Niveau des élèves : des progrès en compréhension mais des difficultés à l'oral

Le rapport « Les acquis des élèves en langues vivantes étrangères » (Manoïlov, Cnesco, 2019) permet de dresser un panorama détaillé du rapport des élèves aux langues et de leur capacité à s’exprimer dans une langue étrangère, à l’oral et à l’écrit, et à la comprendre, à l’oral et à l’écrit également. Il s’appuie sur les résultats des enquêtes Cedre (Depp, MENJ) réalisées en 2004, 2010 et 2016 (et questionnaires de contexte sur la place des langues au-delà de l’école) ainsi que sur l’enquête européenne SurveyLang menée en 2011.

Une place singulière des langues au quotidien et dans la vie professionnelle

Dans leurs pratiques extra-scolaires, les élèves sont amenés à rencontrer de plus en plus régulièrement des contenus en langue étrangère, particulièrement en anglais. Cela tient notamment à une évolution de leurs usages, plus tournés vers le web.

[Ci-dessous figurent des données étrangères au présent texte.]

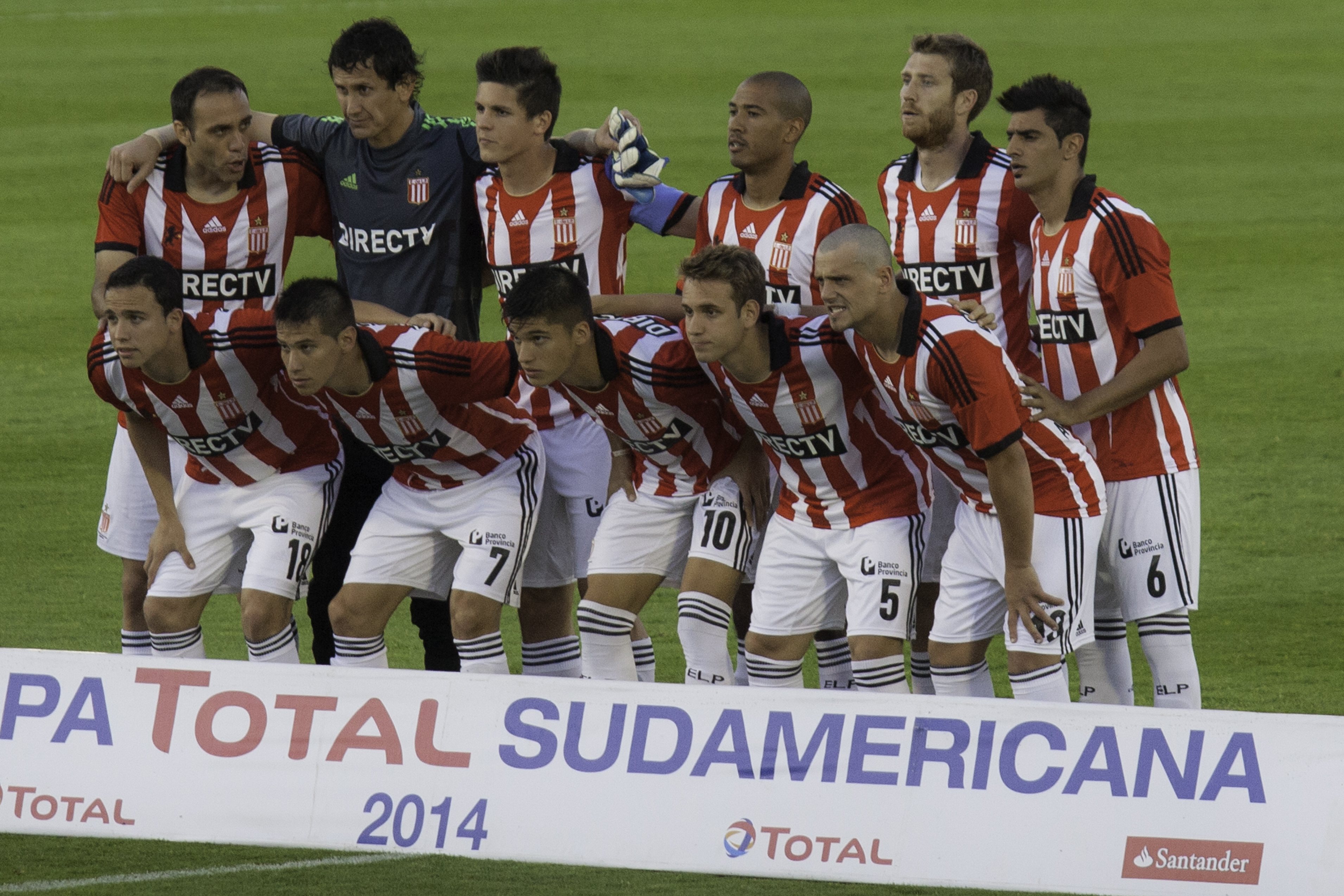 Estudiantes de La Plata starting XI against Penarol in Copa Sudamericana 2014.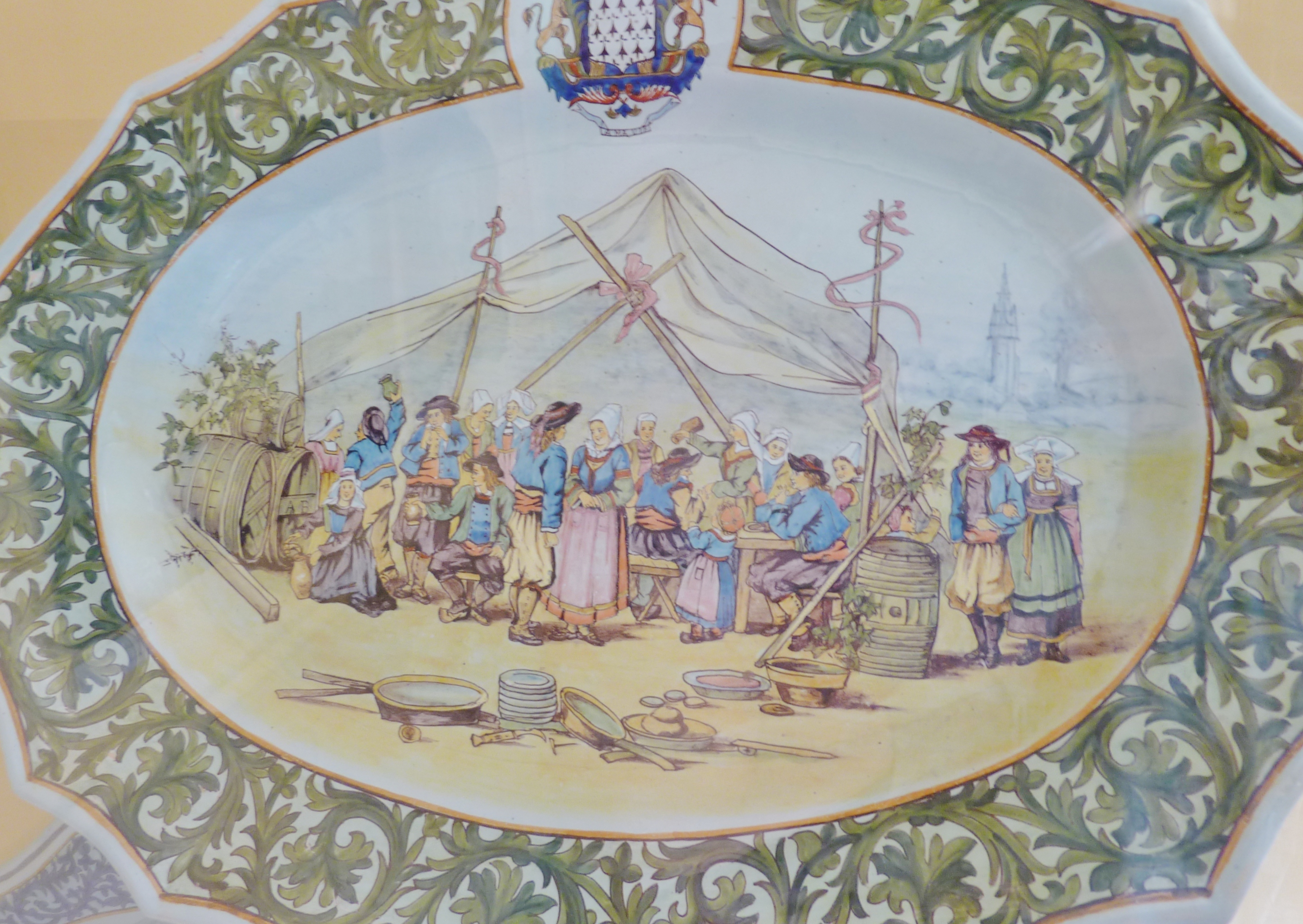 Alfred Beau : plat avec décor de noce bretonne (manoir de Kerazan, fondation Astor)

Cela a pu entrainer une évolution de leur rapport à la langue étrangère, y trouvant une utilité nouvelle dans leur vie personnelle. Ainsi, en 2016, les élèves de 3e ne sont plus que 18 % à déclarer ne pas du tout ou ne pas beaucoup aimer l’anglais, contre 29 % en 2010. 59 % des élèves considèrent même qu’il est très important de connaitre l’anglais, contre 42 % en 2010 (Cedre).

Au quotidien, une place croissante de l’anglais

MUSIQUE : 91 % des élèves de 3e déclarent souvent ou très souvent entendre de l’anglais à travers les chansons ou la musique qu’ils écoutent.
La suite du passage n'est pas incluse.